Sherwin Emmanuel

Personal information
- Full name: Sherwin Emmanuel
- Date of birth: 11 April 1986 (age 40)
- Place of birth: Scarborough, Ontario, Canada
- Height: 1.81 m (5 ft 11 in)
- Positions: Midfielder; center back;

Team information
- Current team: Sporting Kristina

Youth career
- North York Hearts
- 2010: Csákvár

Senior career*
- Years: Team / Apps / (Gls)
- 2010: Portugal FC
- 2011–2012: Mississauga Eagles FC
- 2012–2013: Southern Samity
- 2013–2014: Adelaide Cobras FC / 25 / (5)
- 2014: Adelaide Raiders SC / 18 / (1)
- 2015: Para Hills Knights SC / 24 / (5)
- 2016: Master's FA / 21 / (1)
- 2016–2018: Råslätts SK
- 2019: Adelaide Cobras FC / 9 / (1)
- 2021–: Sporting Kristina / 5 / (0)

International career^{‡}
- 2019–: Saint Lucia / 2 / (0)

= Sherwin Emmanuel =

Saint Lucian footballer (born 1986)

Sherwin Emmanuel (born 11 April 1986) is a Canadian-born, Saint Lucian international footballer who plays as a center back for Sporting Kristina, in the Kolmonen Finnish league.

==Personal life==
Emmanuel was born on 11 April 1986 in Scarborough, Toronto, Canada. His parents, Eustace and Lidwina Emmanuel both were from Saint Lucia.
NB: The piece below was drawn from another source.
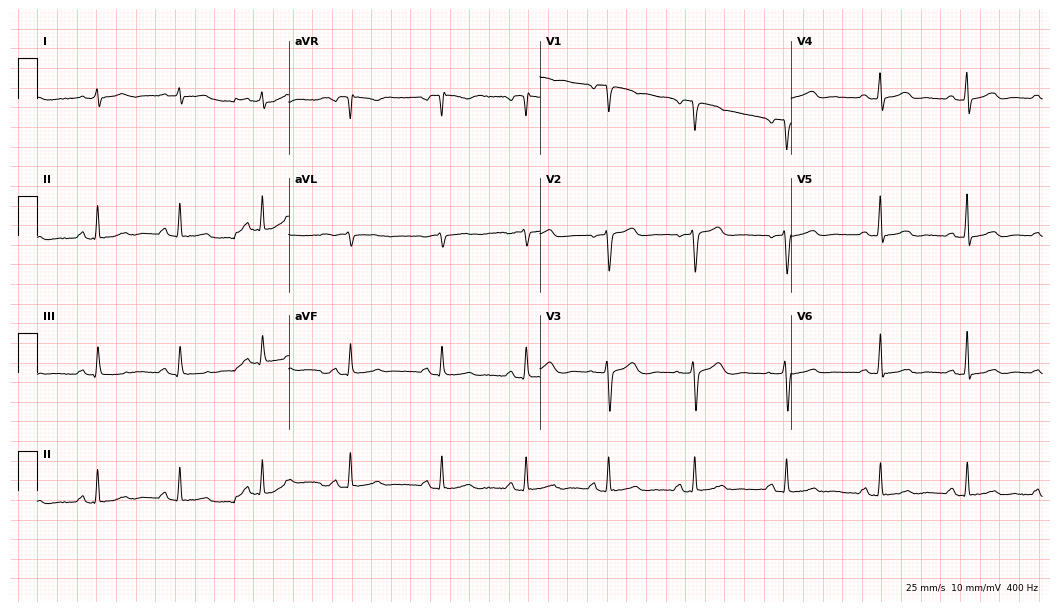
Standard 12-lead ECG recorded from a 53-year-old female. Read as a normal ECG.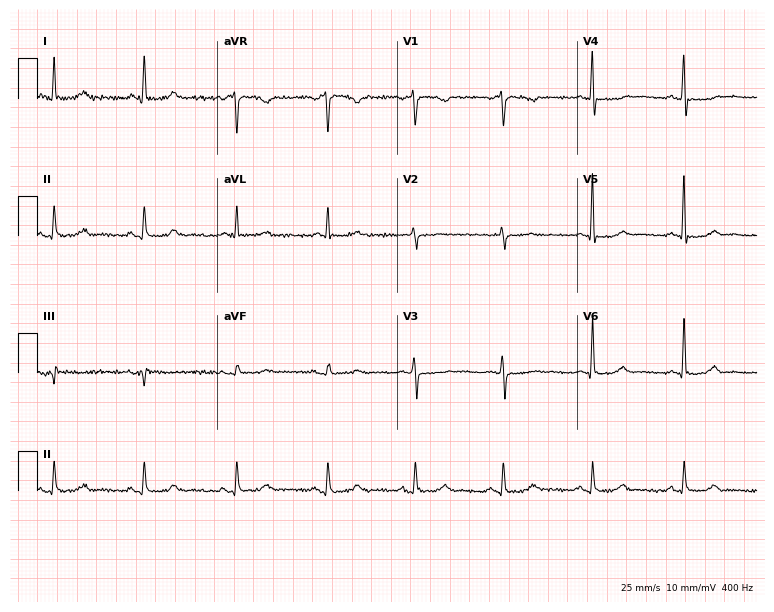
Standard 12-lead ECG recorded from a woman, 59 years old (7.3-second recording at 400 Hz). None of these six findings is recorded: first-degree AV block, right bundle branch block, left bundle branch block, sinus bradycardia, atrial fibrillation, sinus tachycardia.

At the age of 12, he got selected to try out for the U-14 Ontario provincial team.

==Early playing career==
He began his football career at the U-14 Ontario provincial (east district) team. Although he didn't make that squad, he was determined to make it the following year through intense training and a determined spirit. The following months he got selected to play for a district team that played in a tournament against other districts.

To be selected for the under 13 Ontario provincial team, which he made and was honored to represent. This team played in provincial tournaments as well as tournaments in Germany where they faced Bundesliga teams like U-15 FC Schalke 04 and VFB Stuttgart for example.

During his days in Canada under-17 soccer team, Sherwin had the opportunity to play against many teams including USA, El Salvador, Guatemala, Mexico, Bermuda, Barbados, and Jamaica to name a few.

==Club career==
Emmanuel began playing at the youth level in 2010 with Csákvár FC, and later with Erin Mills SC. He later played in the Canadian Soccer League originally with Portugal FC (which is currently renamed as SC Toronto) in 2010, and the following season with the Mississauga Eagles FC.

In 2012, he played abroad in India with Kolkata-based club Southern Samity, that competed in the I-League 2nd Division. The following season he played in the National Premier Leagues South Australia with Adelaide Cobras FC. He would later spend time with Adelaide Raiders SC, and with Para Hills Knights SC.

In 2016, he moved to the League1 Ontario with Master's FA, where logged 1,706 minutes over 21 appearances, scoring one goal.

In 2017, he signed with the Swedish Division 3 side Råslätts SK and spent two seasons. In 2018, he returned to Australia to play with Adelaide Cobras. With Cobras, he appeared in nine league matches, scoring one goal.

In 2021, he played in the Finland’s Kolmonen league, for Sporting Kristina. He signed for the last 5 games, which he played every game and helped them escape relegation.

== International career ==
In 2001, he was selected for the Canada men's national under-15 soccer team camp, and later was called by head coach Stephen Hart for the Canada men's national under-17 soccer team camp in 2002, and 2003.

Emmanuel was among 22 players, named to the squad for the 2019–20 CONCACAF Nations League B matches against Dominican Republic and Montserrat on 16 and 19 November 2019. He made his senior international debut for the Saint Lucia national football team on October 12, 2019, against the Dominican Republic in a 2019–20 CONCACAF Nations League B match, which ended as their 3–0 loss.

== Managerial career ==
In 2019, he became involved with Sole Soccer Camp as a trainer. He also serves as an academy coach for Dutch Connections FC Under 10 soccer program alongside the U11 team.